» WHAT YOU ARE ASKED TO DO
Output only the lines from the line holding "sample: CRL-1474" through the close of the records, exactly as they appear, with all pictures omitted.

» DATA SECTION
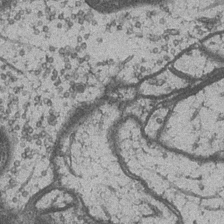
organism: Drosophila
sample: Optic medulla
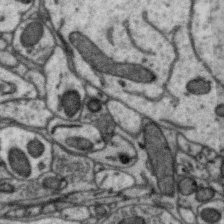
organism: Zebra finch
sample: Brain
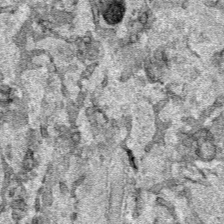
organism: Human
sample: Mitochondria in HCT116 cells
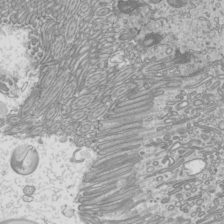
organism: Mouse
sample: Cilia; mouse epididymis
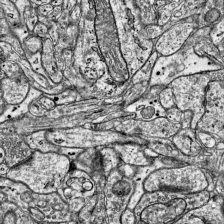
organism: Mouse
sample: Visual Cortex
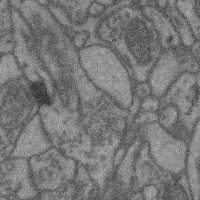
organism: Mouse
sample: Cerebral cortex
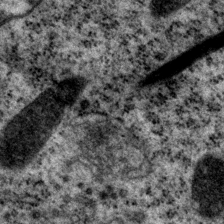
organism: P. pacificus
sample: Pharynx
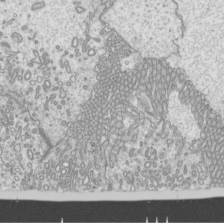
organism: Mouse
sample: Cilia; mouse epididymis
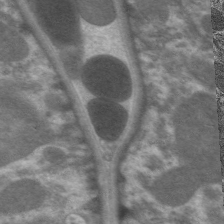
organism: C. elegans
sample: Pharynx
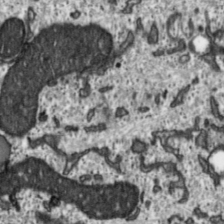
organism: Toxoplasma gondii
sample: Parasites in a vacuole inside a host cell
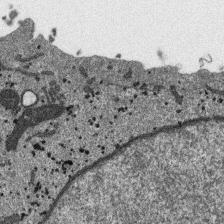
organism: Human
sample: Lung epithelial cells infected with SARS-CoV-2
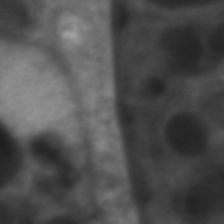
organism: C. elegans
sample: Pharynx
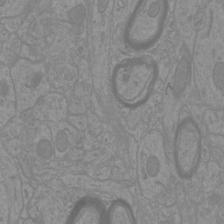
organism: Mouse
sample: Cortical neurons
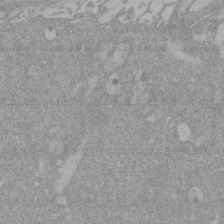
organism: Mouse
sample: ED-1 cell nuclei; centrioles
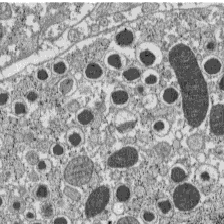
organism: C57BL Mouse
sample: Pancreatic islet
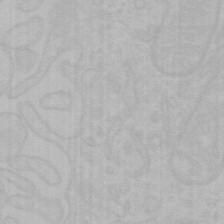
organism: Mouse
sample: Choroid plexus
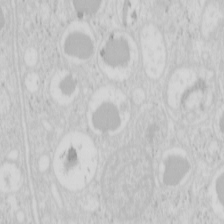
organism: Mouse
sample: Pancreas
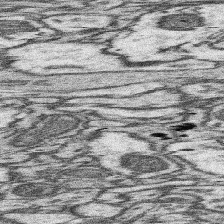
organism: Mouse
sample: Somatosensory cortex neuropil
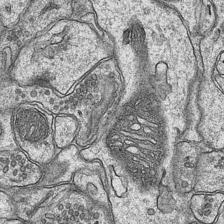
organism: Mouse
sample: CA1 Hippocampus
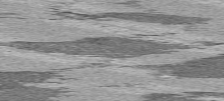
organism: C57BL Mouse
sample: Heart
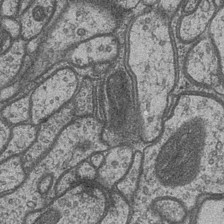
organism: Drosophila
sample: Optic medulla
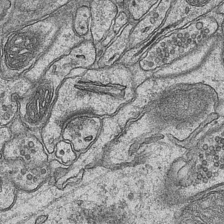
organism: Mouse
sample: CA1 Hippocampus
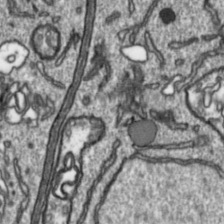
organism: Toxoplasma gondii
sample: Parasites in a vacuole inside a host cell
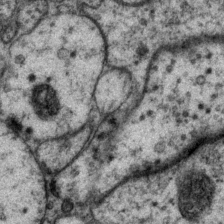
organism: P. pacificus
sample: Pharynx
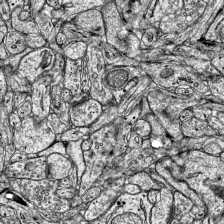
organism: Mouse
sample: Visual Cortex
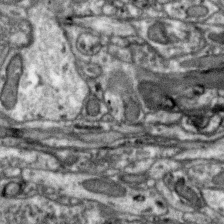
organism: Zebra finch
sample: Brain
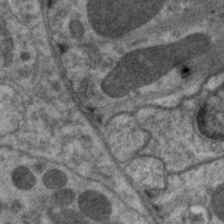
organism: C. elegans
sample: Pharynx
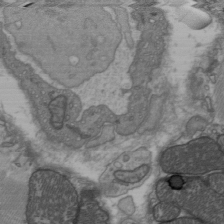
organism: C57BL Mouse
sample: Heart
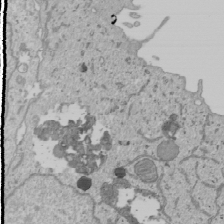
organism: Human
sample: Mitochondria in U2OS cells
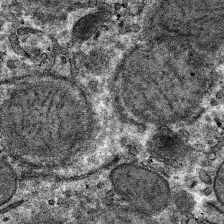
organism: Mouse
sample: Mouse hepatocytes
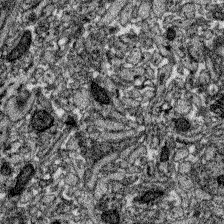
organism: Zebrafish
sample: Larval olfactory bulb
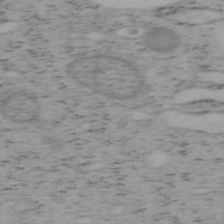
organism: Mouse
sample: OT-I killer T cells with ID8 ovarian cancer cells
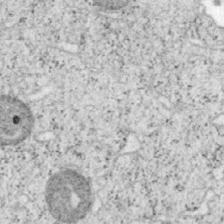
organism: Mouse
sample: OT-I killer T cells with ID8 ovarian cancer cells
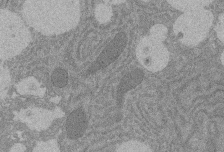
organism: Rat
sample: Salivary granule
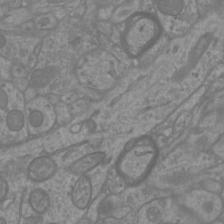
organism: Mouse
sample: Cortical neurons
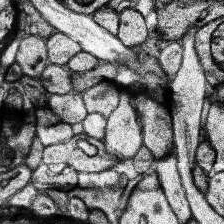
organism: Human
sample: Temporal Lobe
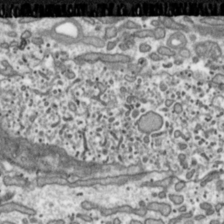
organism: Toxoplasma gondii
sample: Parasites in a vacuole inside a host cell
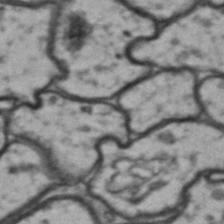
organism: Drosophila
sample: Brain
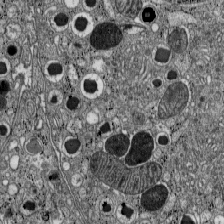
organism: C57BL Mouse
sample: Pancreatic islet
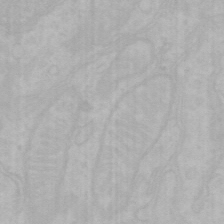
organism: Mouse
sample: Choroid plexus
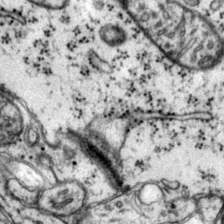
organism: Mouse
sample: Primary visual cortex
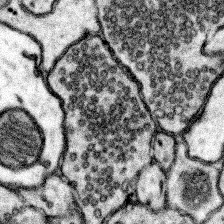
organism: Mouse
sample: Somatosensory cortex neuropil
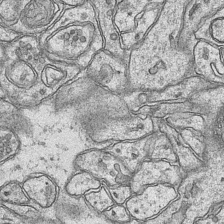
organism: Mouse
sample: CA1 Hippocampus
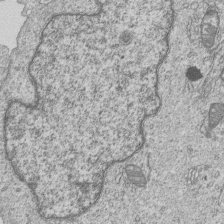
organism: Human
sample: MDA-MB-231 cells
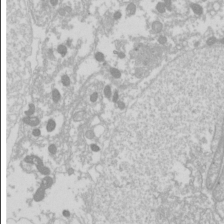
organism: Drosophila
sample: Cell division; meiosis; drosophila spermatocytes
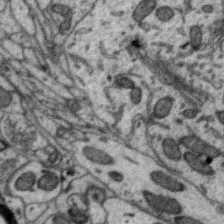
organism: Zebra finch
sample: Brain
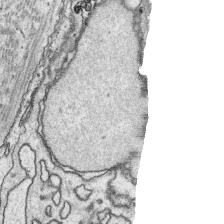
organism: Platynereis dumerilii
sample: Parapodia
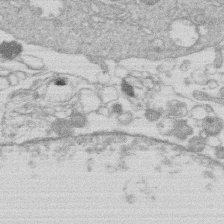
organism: Human
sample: Macrophage cells
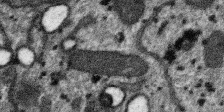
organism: Human
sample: Lung epithelial cells infected with SARS-CoV-2
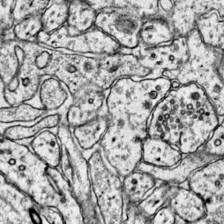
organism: Mouse
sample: Primary visual cortex
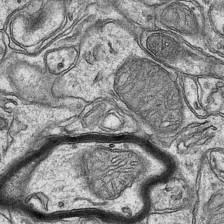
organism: Mouse
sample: CA1 Hippocampus
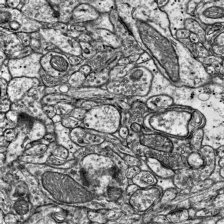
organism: Mouse
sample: Visual Cortex
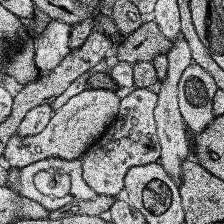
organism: Human
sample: Temporal Lobe
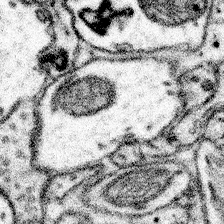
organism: Mouse
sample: Somatosensory cortex neuropil
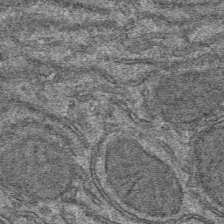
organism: Mouse
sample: Mouse hepatocytes
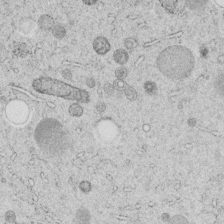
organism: C. elegans
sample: C. elegans embryo early stage
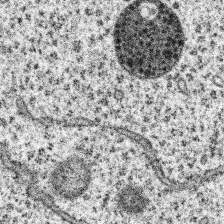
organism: Human
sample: HeLa cells
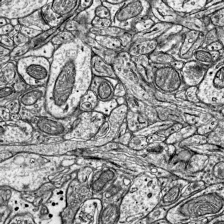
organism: Mouse
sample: Visual Cortex
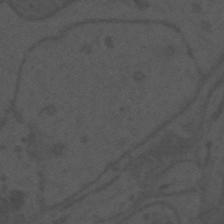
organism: Mouse
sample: Suprachiasmatic nucleus
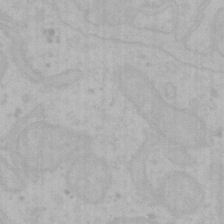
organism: Mouse
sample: Choroid plexus
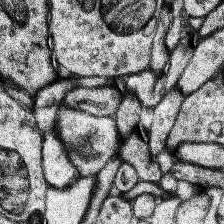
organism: Human
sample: Temporal Lobe
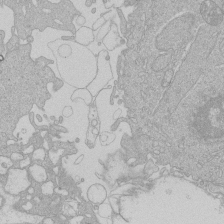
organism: Human
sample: Macrophage cells
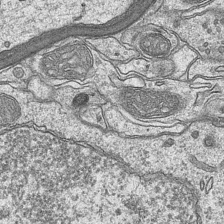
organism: Mouse
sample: CA1 Hippocampus
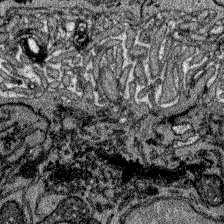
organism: Zebrafish
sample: Larval olfactory bulb
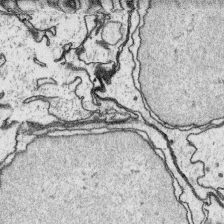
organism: Platynereis dumerilii
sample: Parapodia
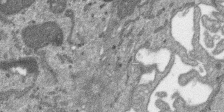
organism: Human
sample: Lung epithelial cells infected with SARS-CoV-2
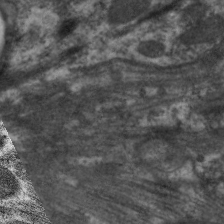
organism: C. elegans
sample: Pharynx
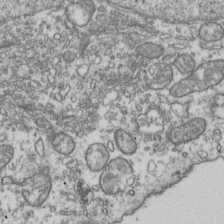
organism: Human
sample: Activated Jurkat CD4+ T cells
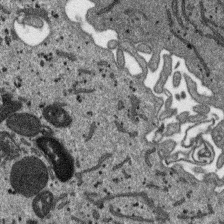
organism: Human
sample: Lung epithelial cells infected with SARS-CoV-2
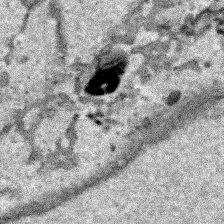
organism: Human
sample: Mitochondria in HCT116 cells
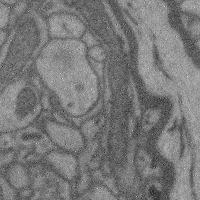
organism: Mouse
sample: Cerebral cortex
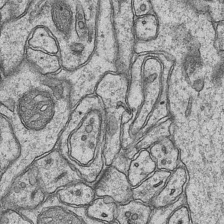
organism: Mouse
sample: CA1 Hippocampus
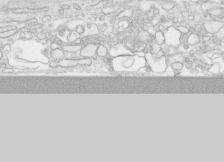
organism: Human
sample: CRL-1474
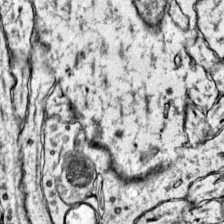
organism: Mouse
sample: Primary visual cortex
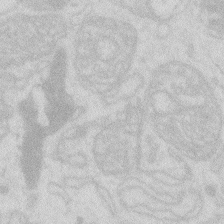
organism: Zebrafish
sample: Macrophage
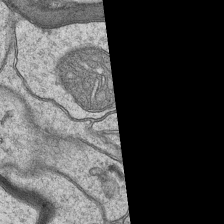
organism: Mouse
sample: CA1 Hippocampus
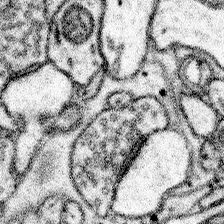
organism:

» EXERCISE OUTPUT
sample: CRL-1474
organism: Mouse
sample: Primary visual cortex
organism: Zebrafish
sample: Macrophage
organism: Mouse
sample: CA1 Hippocampus
organism:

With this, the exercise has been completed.